The latest National Review features Joseph Tartakovsky’s review of Richard Epstein‘s latest book, Design for Liberty: Private Property, Public Administration, and the Rule of Law. Described as “what amounts to a 200-page brief against the errors of modern American law and governance,” the book focuses special attention on problems such as overregulation.
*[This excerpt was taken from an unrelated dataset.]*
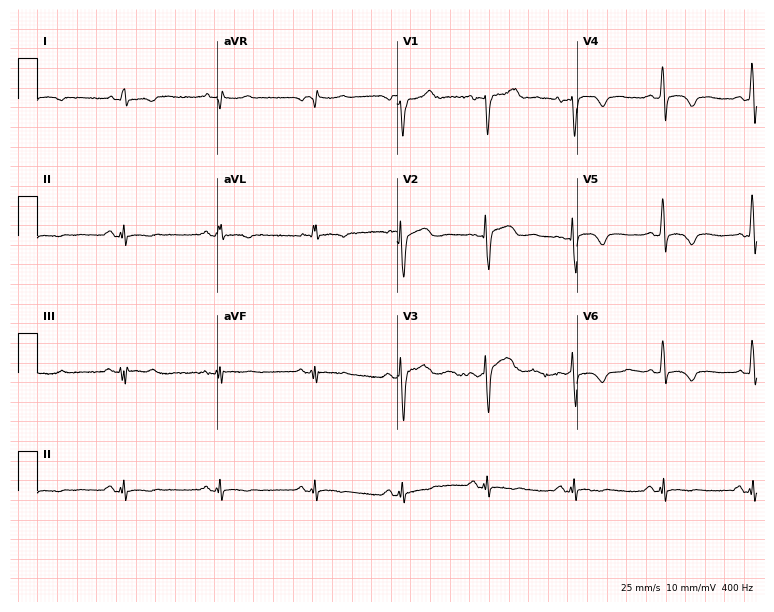
Resting 12-lead electrocardiogram (7.3-second recording at 400 Hz). Patient: a 46-year-old male. None of these six findings is recorded: first-degree AV block, right bundle branch block, left bundle branch block, sinus bradycardia, atrial fibrillation, sinus tachycardia.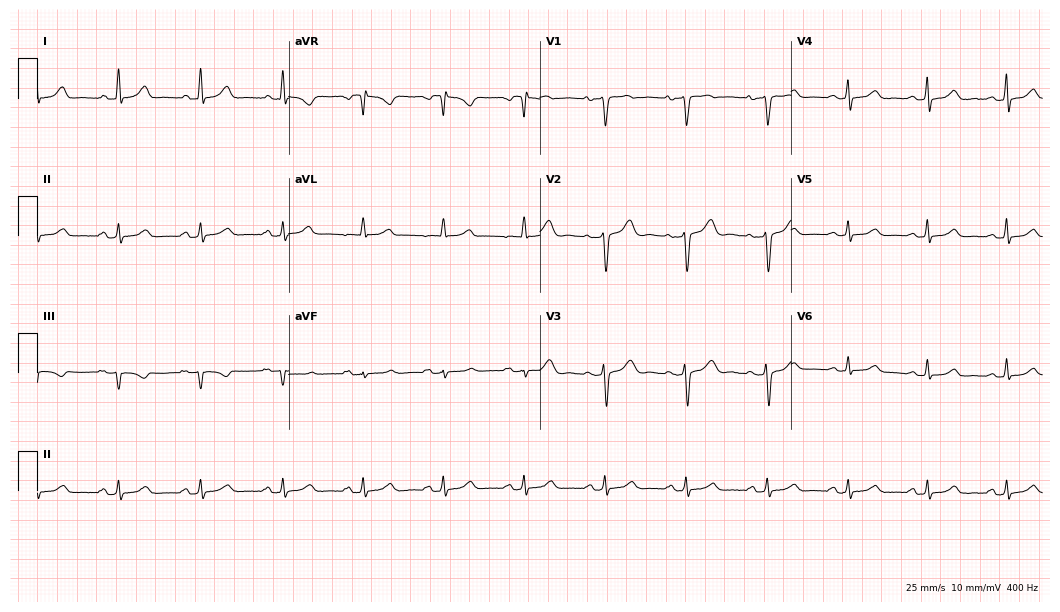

The old order was largely founded on the law of contract, where private individuals freely bound themselves, and the law of property, in which you did as you liked with your property so long as your use didn’t intrude upon others. Now, he argues, officials routinely supplant tailored agreements or restrict the disposition of one’s own land. Epstein particularly laments what he sees as the willingness of courts to accept an agency’s “reasonable” interpretation of its own statutory mandate. He points to how the Army Corps of Engineers, once tasked with managing the “waters of the United States” (i.e., waters capable of supporting navigation), has been permitted, after the Supreme Court’s Rapanos decision (2006), to interpret its domain to include wetlands, sloughs, mudflats, streams, prairie potholes, even “natural ponds.” The “secret of good government,” he writes, is to “select a few key tasks and to perform those well,” tasks such as “picking up the garbage from public streets.” The First Amendment, he has said elsewhere, should have stopped after “Congress shall make no law.”